Items from a data source
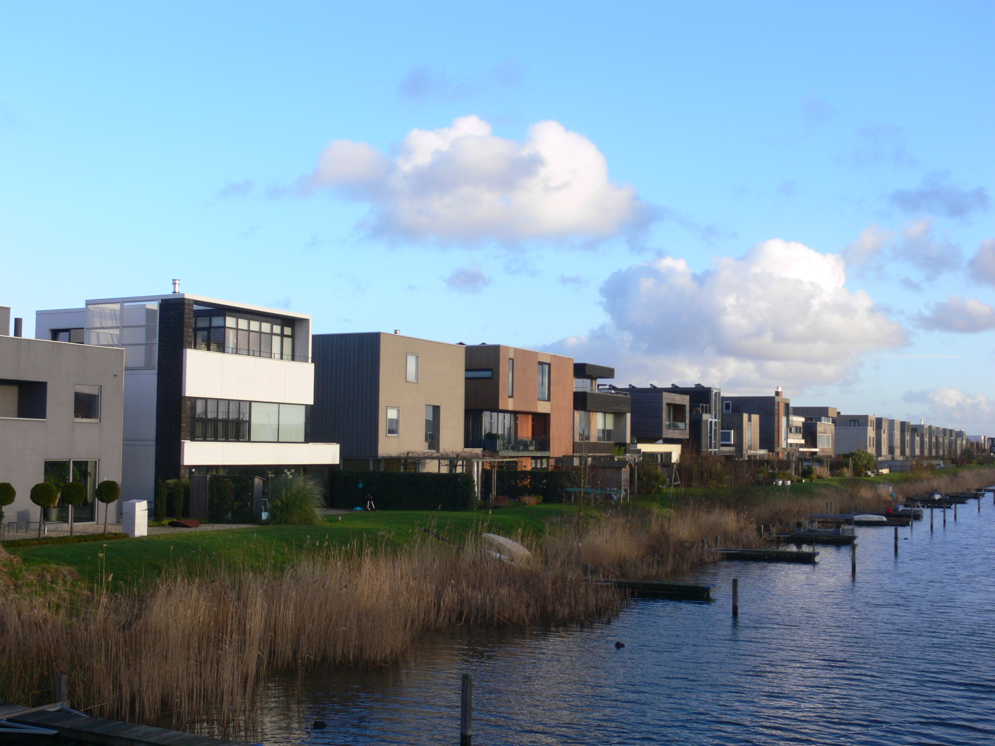 Paysage et maisons contemporaines du quartier d'IJburg, à Amsterdam
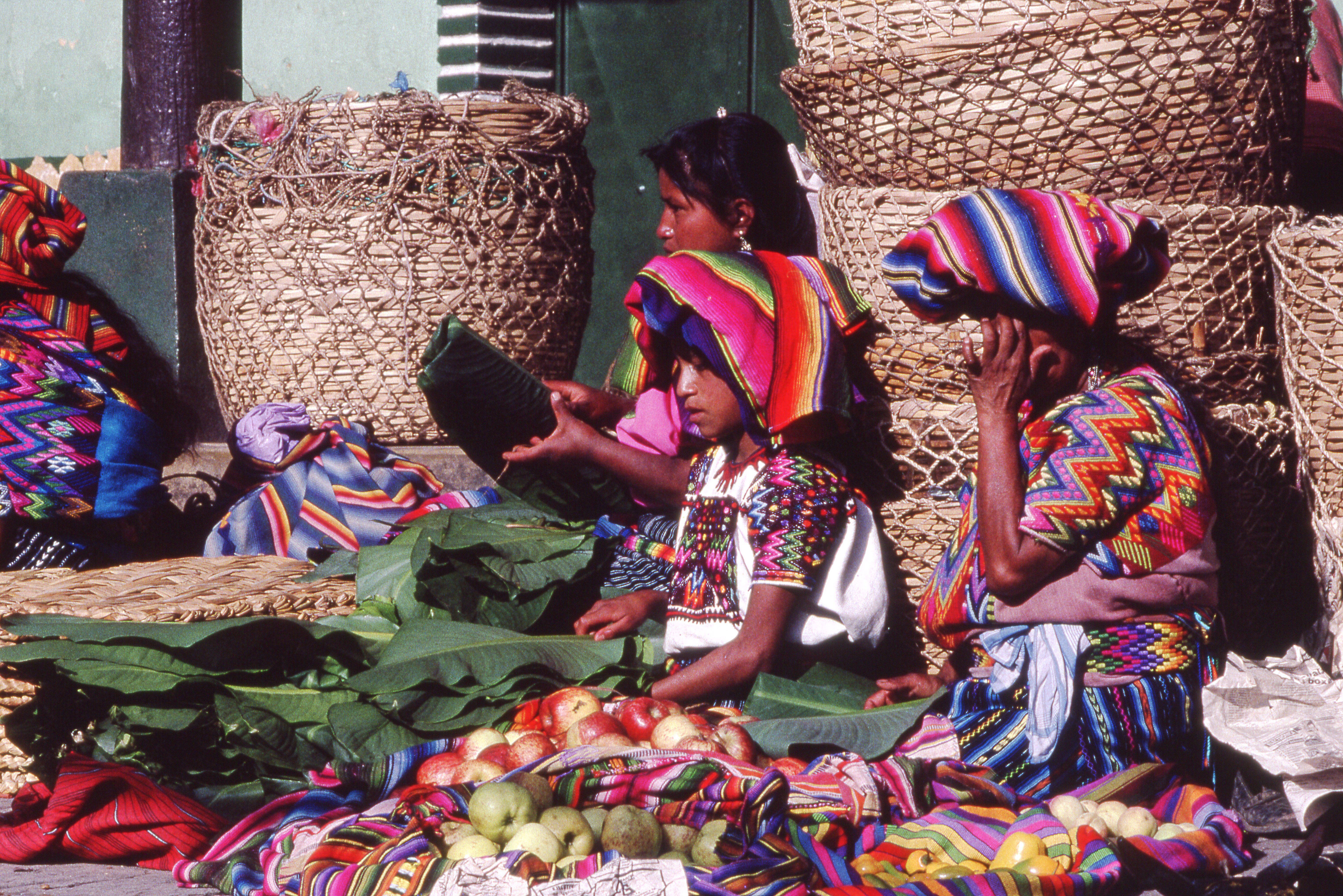 Guatémala_78.jpg Lac Atitlan LEICA M6 35MM
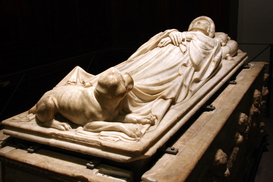 Monumento Funebre a Ilaria Del Carretto nella Cattedrale di San Martino a Lucca
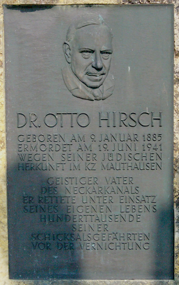 Stuttgart-Hedelfingen Otto Hirsch Gedenkplatte
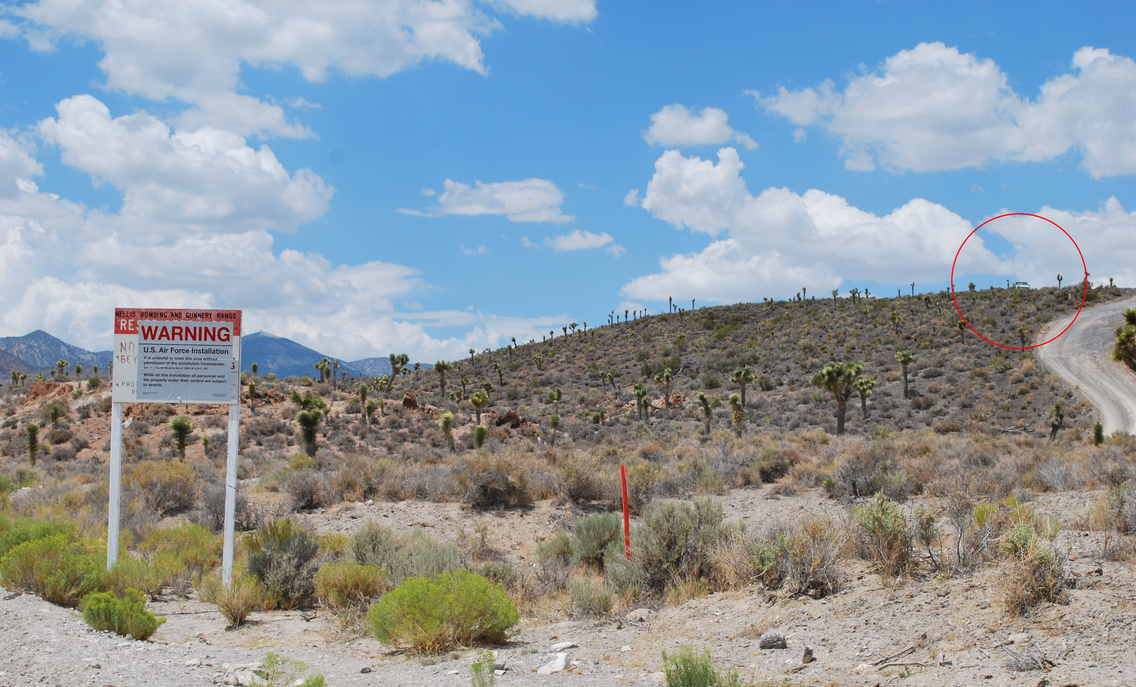 Warnhinweis_und_Sicherheitspersonal_an_der_Groom_Lake_Road
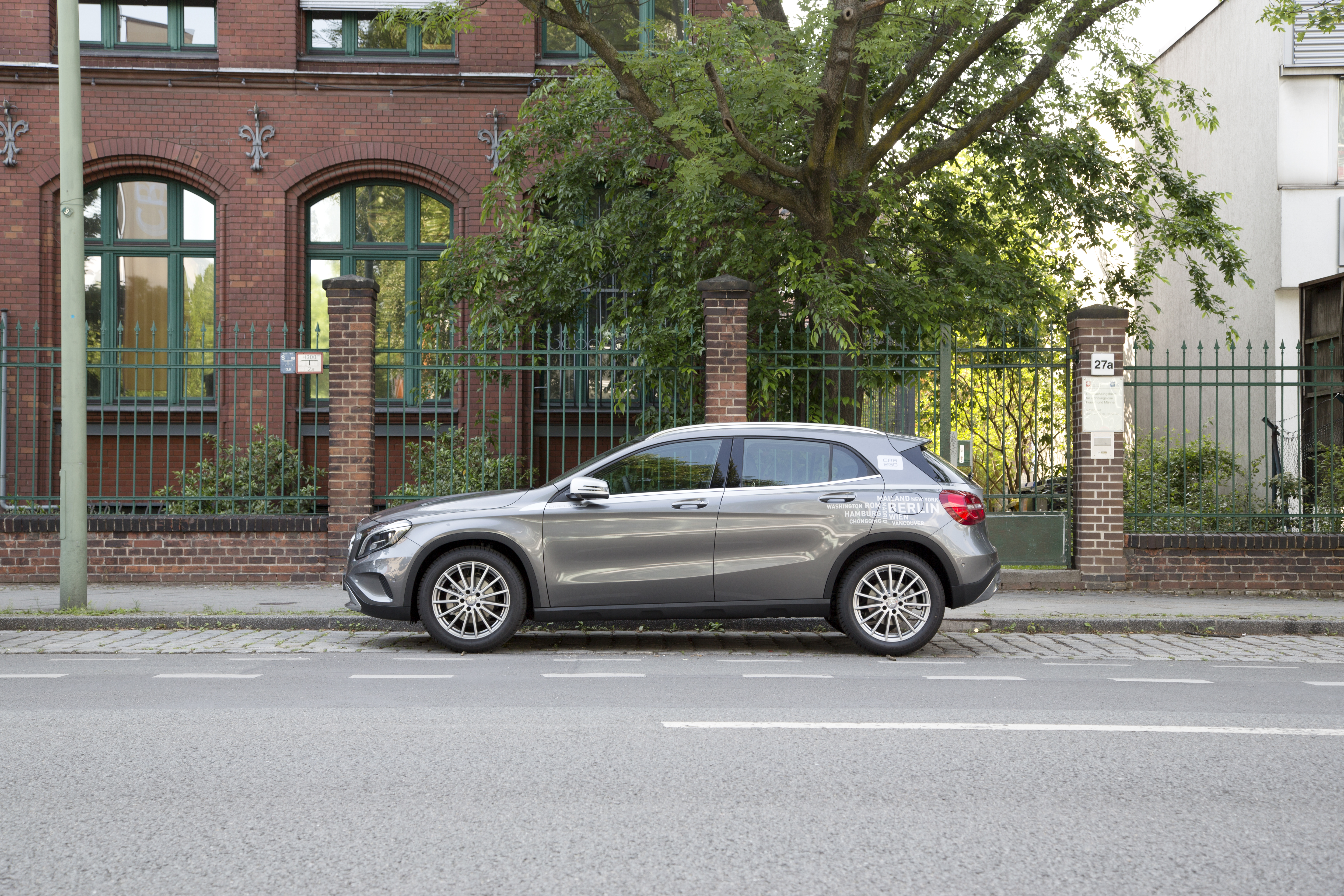 Ein Mercedes GLA-Klasse car2go aus dem Jahr 2016
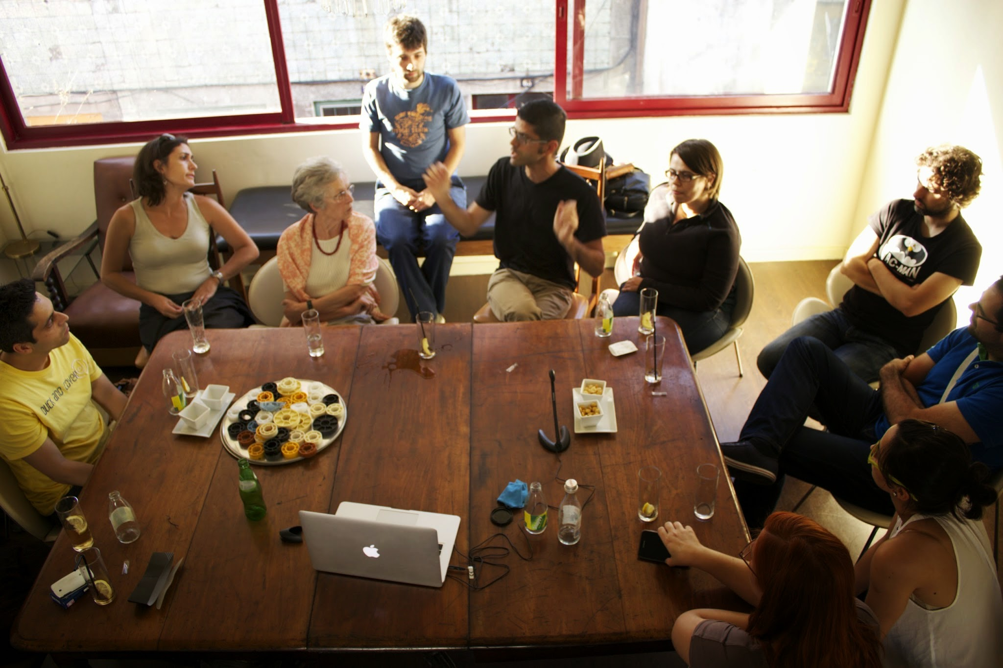 Cépticos com Vox - Tertúlia sobre a matemática e os detectores de mentiras – a lógica informal e as falácias do dia-a-dia. A 20 de Julho no bar "O Canhoto", no Porto.
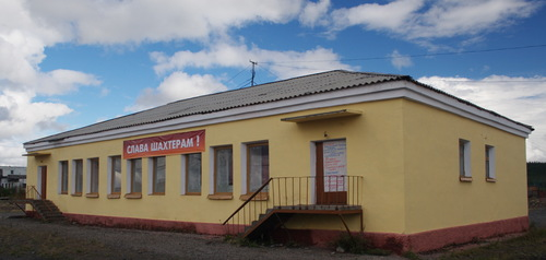 Дом культуры

THE TASK - Omitting all pictures, restate word for word the lines from the one containing "Guatémala_78.jpg Lac Atitlan LEICA M6 35MM" through the last line of the data.

FINISHED EXERCISE -
 Guatémala_78.jpg Lac Atitlan LEICA M6 35MM
 Monumento Funebre a Ilaria Del Carretto nella Cattedrale di San Martino a Lucca
 Stuttgart-Hedelfingen Otto Hirsch Gedenkplatte
 Warnhinweis_und_Sicherheitspersonal_an_der_Groom_Lake_Road
 Ein Mercedes GLA-Klasse car2go aus dem Jahr 2016
 Cépticos com Vox - Tertúlia sobre a matemática e os detectores de mentiras – a lógica informal e as falácias do dia-a-dia. A 20 de Julho no bar "O Canhoto", no Porto.
 Дом культуры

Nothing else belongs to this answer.